The statistical analyses were performed with the original phylogeny, which included branch lengths in genetic distances. As long as these distances are linearly constant across lineages (which is the case with genetic data assuming a molecular clock), results will be similar as done on a time‐calibrated phylogeny (Paradis 2011). Still, we time‐calibrated the phylogeny using three different historical events: the loss of the respiratory complex I, which occurred 150 millions of years ago (MYA; Marcet‐Houben et al. 2009), the horizontal transfer of the URA1 gene, which according to Dujon (2010) occurred 125 MYA and the WGD, which according to Wolfe et al. (1997) occurred 100 MYA (Fig. 1A). The calibration was performed with the chronopl command in ape (Paradis 2011).

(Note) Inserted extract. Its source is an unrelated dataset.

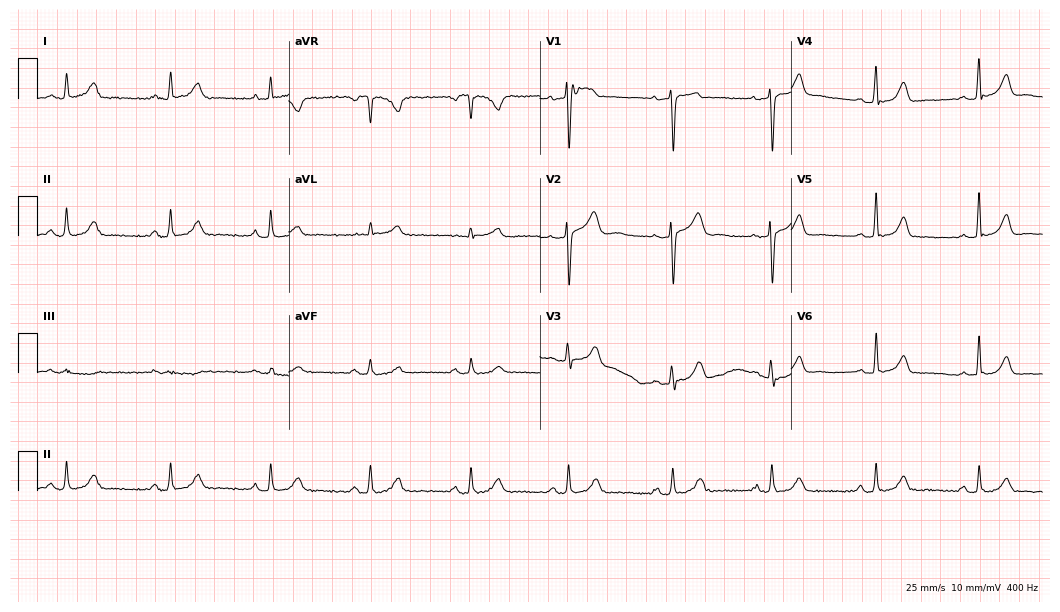
Resting 12-lead electrocardiogram. Patient: a male, 43 years old. Read as a normal ECG.

For cell‐size, we considered the average cell‐size of the lower diameter reported for each species, because most yeast cells are asymetric (see the phenotypic distribution in Fig. 2; Rupes 2002). For fermentation versatility, we considered the seven most common sugars metabolized by all species (glucose, galactose, sucrose, maltose, lactose, raffinose, and trehalose). We considered all positive (+) fermentation tests reported for each species, together with those codified as “s” (slow response) and “w” (weak response). Species codified as with a “variable” response (“±” or “v”) were considered as negative (see Kurtzman et al. 2011, pp. 223–277). This variable was transformed to an ordinal scale that goes from zero (no‐fermentative capacity) to six (the species can ferment six different sugars; see character mapping in Fig. 1A).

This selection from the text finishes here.